The Hyperbolic Tangent: A Powerful Activation Function
Actualizado: 2026-05-03
The hyperbolic tangent (tanh) solves one of the main defects of sigmoid: the lack of symmetry. By producing zero-centred outputs between -1 and 1, it facilitates training convergence and remains the preferred choice in recurrent architectures and contexts where balanced output matters.
Key takeaways
- Tanh maps any real value to the interval (-1, 1), with zero-centred output.
- It is mathematically a rescaled version of the sigmoid function: tanh(x) = 2·σ(2x) − 1.
- Symmetry around the origin facilitates optimisation: gradient updates are balanced.
- Shares with sigmoid the vanishing gradient problem at extreme inputs.
- It is the standard activation function in LSTM and GRU memory cells.
Definition and properties
The hyperbolic tangent is defined as:
tanh(x) = (eˣ − e⁻ˣ) / (eˣ + e⁻ˣ)
Its fundamental properties:
- tanh(0) = 0: output is zero-centred.
- tanh(x) → 1 as x → +∞.
- tanh(x) → -1 as x → -∞.
- It is odd: tanh(-x) = -tanh(x).

This symmetry around the origin is the key difference from sigmoid. When activations are zero-centred, the gradients propagating backwards have no systematic bias towards positive or negative, which accelerates convergence.
Advantages over sigmoid
Both tanh and sigmoid are smooth, differentiable throughout their domain, and saturate at extremes. But tanh has clear advantages in hidden layers:
- Zero-centred output: subsequent layers receive activations with approximate mean 0, not 0.5 as with sigmoid.

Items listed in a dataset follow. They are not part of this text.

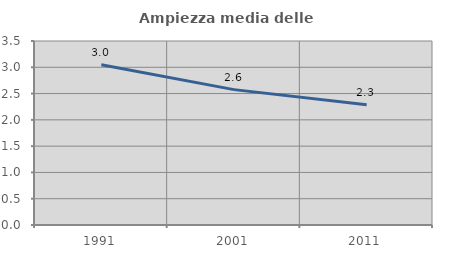
| Category | Ampiezza media delle famiglie |
|---|---|
| 1991.0 | 3.047 |
| 2001.0 | 2.575 |
| 2011.0 | 2.287 |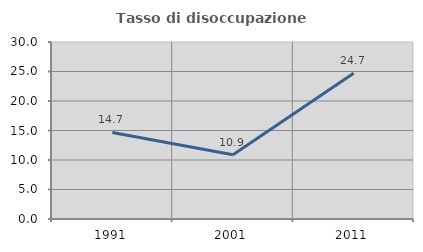
| Category | Tasso di disoccupazione giovanile  |
|---|---|
| 1991.0 | 14.662 |
| 2001.0 | 10.88 |
| 2011.0 | 24.695 |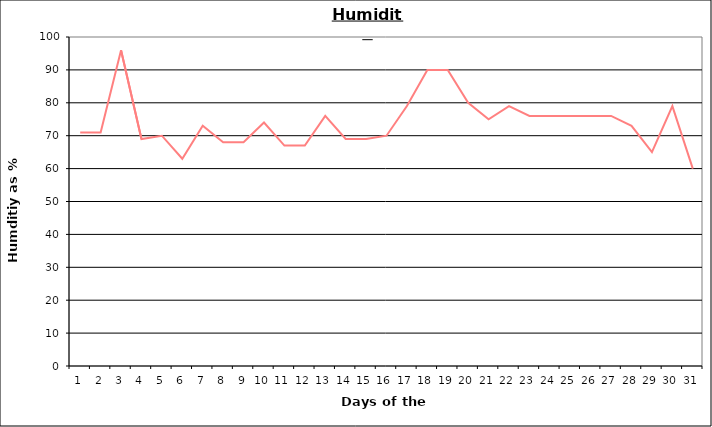
| Category | Series 0 |
|---|---|
| 0 | 71 |
| 1 | 71 |
| 2 | 96 |
| 3 | 69 |
| 4 | 70 |
| 5 | 63 |
| 6 | 73 |
| 7 | 68 |
| 8 | 68 |
| 9 | 74 |
| 10 | 67 |
| 11 | 67 |
| 12 | 76 |
| 13 | 69 |
| 14 | 69 |
| 15 | 70 |
| 16 | 79 |
| 17 | 90 |
| 18 | 90 |
| 19 | 80 |
| 20 | 75 |
| 21 | 79 |
| 22 | 76 |
| 23 | 76 |
| 24 | 76 |
| 25 | 76 |
| 26 | 76 |
| 27 | 73 |
| 28 | 65 |
| 29 | 79 |
| 30 | 60 |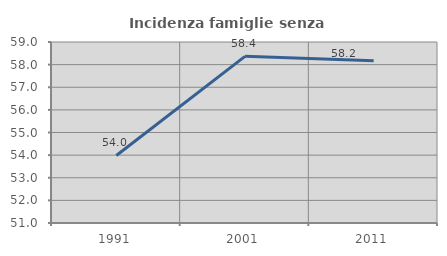
| Category | Incidenza famiglie senza nuclei |
|---|---|
| 1991.0 | 53.986 |
| 2001.0 | 58.367 |
| 2011.0 | 58.168 |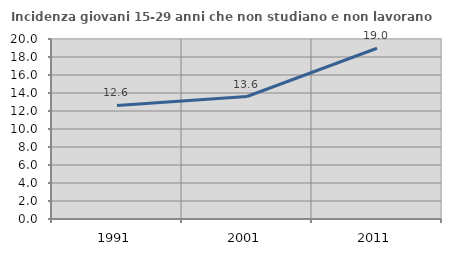
| Category | Incidenza giovani 15-29 anni che non studiano e non lavorano  |
|---|---|
| 1991.0 | 12.621 |
| 2001.0 | 13.609 |
| 2011.0 | 18.971 |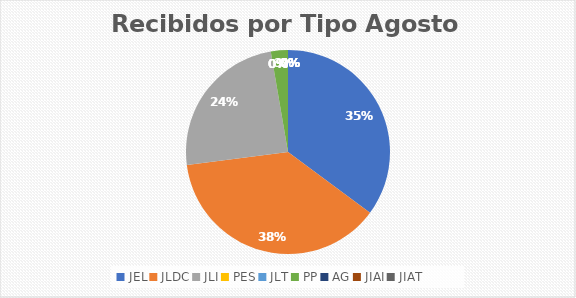
| Category | Series 0 |
|---|---|
| JEL | 13 |
| JLDC | 14 |
| JLI | 9 |
| PES | 0 |
| JLT | 0 |
| PP | 1 |
| AG | 0 |
| JIAI | 0 |
| JIAT | 0 |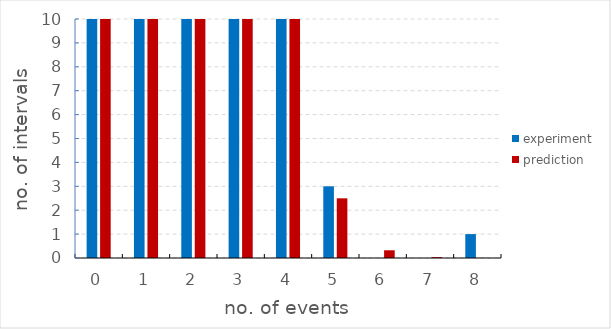
| Category | experiment | prediction |
|---|---|---|
| 0.0 | 1042 | 1060.611 |
| 1.0 | 860 | 823.744 |
| 2.0 | 307 | 319.888 |
| 3.0 | 78 | 82.816 |
| 4.0 | 15 | 16.08 |
| 5.0 | 3 | 2.498 |
| 6.0 | 0 | 0.323 |
| 7.0 | 0 | 0.036 |
| 8.0 | 1 | 0.003 |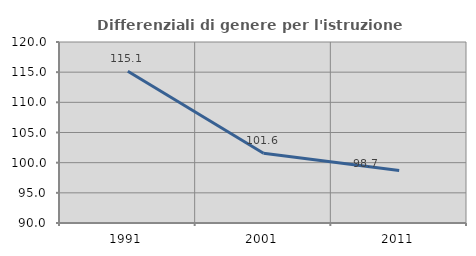
| Category | Differenziali di genere per l'istruzione superiore |
|---|---|
| 1991.0 | 115.149 |
| 2001.0 | 101.55 |
| 2011.0 | 98.706 |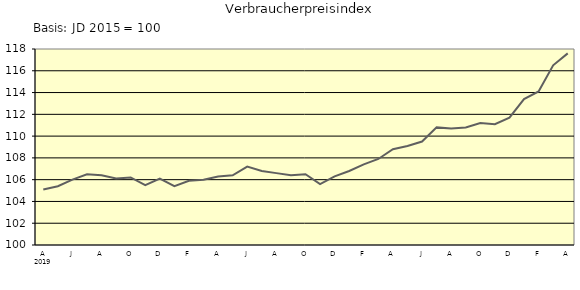
| Category | Series 0 |
|---|---|
| 0 | 105.1 |
| 1 | 105.4 |
| 2 | 106 |
| 3 | 106.5 |
| 4 | 106.4 |
| 5 | 106.1 |
| 6 | 106.2 |
| 7 | 105.5 |
| 8 | 106.1 |
| 9 | 105.4 |
| 10 | 105.9 |
| 11 | 106 |
| 12 | 106.3 |
| 13 | 106.4 |
| 14 | 107.2 |
| 15 | 106.8 |
| 16 | 106.6 |
| 17 | 106.4 |
| 18 | 106.5 |
| 19 | 105.6 |
| 20 | 106.3 |
| 21 | 106.8 |
| 22 | 107.4 |
| 23 | 107.9 |
| 24 | 108.8 |
| 25 | 109.1 |
| 26 | 109.5 |
| 27 | 110.8 |
| 28 | 110.7 |
| 29 | 110.8 |
| 30 | 111.2 |
| 31 | 111.1 |
| 32 | 111.7 |
| 33 | 113.4 |
| 34 | 114.1 |
| 35 | 116.5 |
| 36 | 117.6 |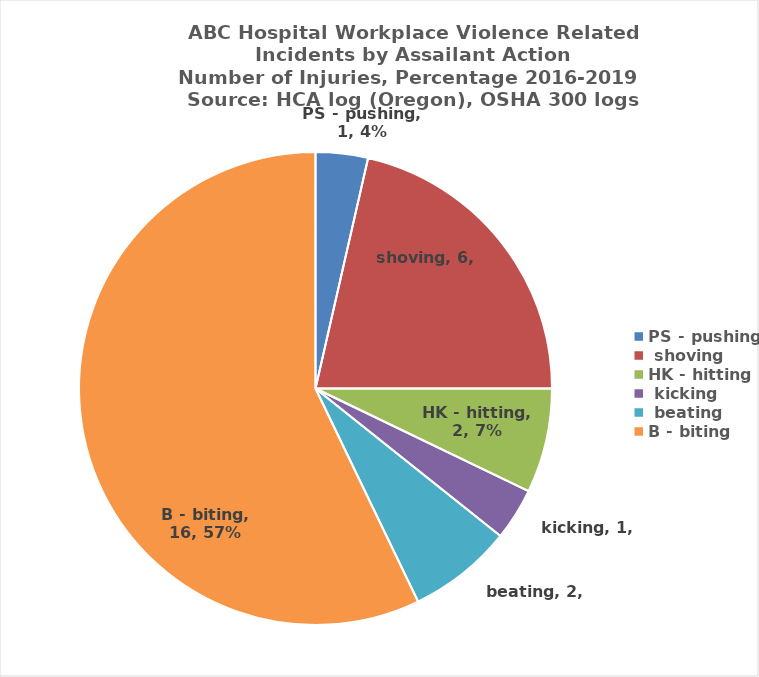
| Category | Total |
|---|---|
| PS - pushing, shoving | 1 |
| HK - hitting, kicking, beating | 6 |
| B - biting | 2 |
| TR - throwing objects | 1 |
| GR - grabbing, pinching, scratching | 2 |
| Verbal | 16 |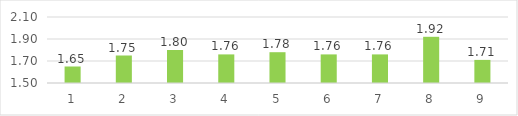
| Category | Series 0 |
|---|---|
| 0 | 1.65 |
| 1 | 1.75 |
| 2 | 1.8 |
| 3 | 1.76 |
| 4 | 1.78 |
| 5 | 1.76 |
| 6 | 1.76 |
| 7 | 1.92 |
| 8 | 1.71 |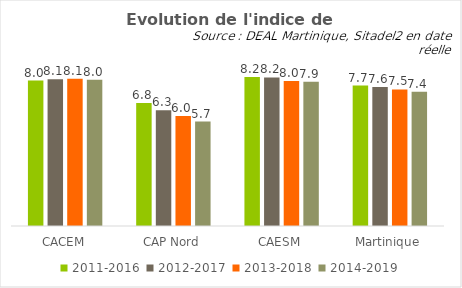
| Category | 2011-2016 | 2012-2017 | 2013-2018 | 2014-2019 |
|---|---|---|---|---|
| CACEM | 7.983 | 8.051 | 8.085 | 8.029 |
| CAP Nord | 6.755 | 6.347 | 6.032 | 5.729 |
| CAESM | 8.177 | 8.15 | 7.959 | 7.917 |
| Martinique | 7.706 | 7.622 | 7.491 | 7.373 |

- Stronger gradients: tanh’s derivative at x=0 is 1, versus 0.25 for sigmoid. Larger gradients = faster learning in the central zone.
- Natural interpretation for classification: negative outputs correspond to one class, positive to another.
The shared disadvantage: vanishing gradient. For |x| > 2, tanh’s derivative falls rapidly towards zero. In very deep networks, ReLU or Leaky ReLU are more robust.
Implementation in neural networks
In practice, tanh appears in:
- Hidden layers of recurrent networks (RNN): the hidden state update uses tanh to compress information to the (-1, 1) range.
- LSTM cells: the cell state update function uses tanh, while gates use sigmoid.
- GRU cells: like LSTM, combines tanh and sigmoid in its gates.
- Autoencoder networks: when output must be between -1 and 1 for domain symmetry.
When to choose tanh over other functions
The practical decision:
- Hidden layer in shallow network: tanh or sigmoid, with slight preference for tanh.
- Hidden layer in deep network (>5 layers): ReLU or Leaky ReLU for greater vanishing gradient resistance.
- Recurrent cells (LSTM, GRU): tanh is the standard — well established and stable.
- Output layer for binary classification: sigmoid.
- Output layer for multi-class classification: softmax.
Conclusion
The hyperbolic tangent is the preferred activation function for recurrent layers and any context where output symmetry matters. Its symmetry around the origin makes it more stable than sigmoid in hidden layers, and its integration into LSTM and GRU architectures ensures it will remain relevant as long as recurrent networks have a place in the deep learning toolkit. For very deep feedforward networks, ReLU remains the most efficient option; for recurrent networks and autoencoders, tanh is hard to beat.